┌────────
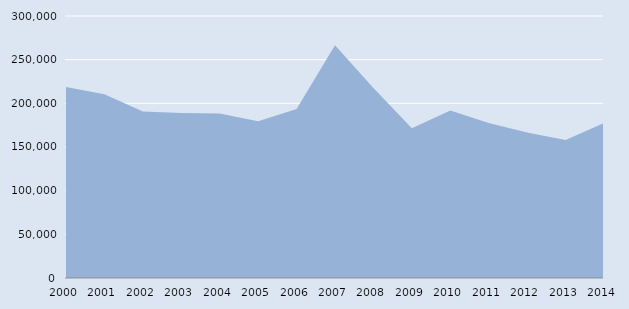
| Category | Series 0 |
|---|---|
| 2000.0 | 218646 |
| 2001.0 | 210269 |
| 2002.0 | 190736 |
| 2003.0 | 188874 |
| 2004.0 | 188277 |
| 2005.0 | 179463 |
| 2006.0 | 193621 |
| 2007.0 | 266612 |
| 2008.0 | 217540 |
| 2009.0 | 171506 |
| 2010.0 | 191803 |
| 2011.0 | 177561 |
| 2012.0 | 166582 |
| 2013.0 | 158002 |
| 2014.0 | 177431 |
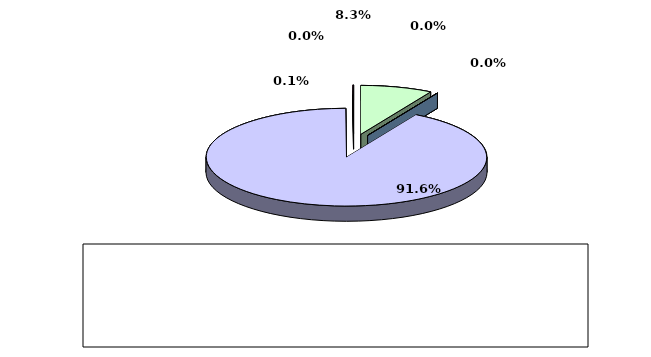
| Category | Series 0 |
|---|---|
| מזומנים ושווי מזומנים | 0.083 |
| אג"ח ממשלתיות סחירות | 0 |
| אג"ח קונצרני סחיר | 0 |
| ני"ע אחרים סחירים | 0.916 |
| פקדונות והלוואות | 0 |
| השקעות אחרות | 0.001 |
└────────
- _Task description_
Repeat each line of the material, unaltered, from the first through the line with "2010.0 | 191803 |", and include no pictures.

- _Final answer_
| Category | Series 0 |
|---|---|
| 2000.0 | 218646 |
| 2001.0 | 210269 |
| 2002.0 | 190736 |
| 2003.0 | 188874 |
| 2004.0 | 188277 |
| 2005.0 | 179463 |
| 2006.0 | 193621 |
| 2007.0 | 266612 |
| 2008.0 | 217540 |
| 2009.0 | 171506 |
| 2010.0 | 191803 |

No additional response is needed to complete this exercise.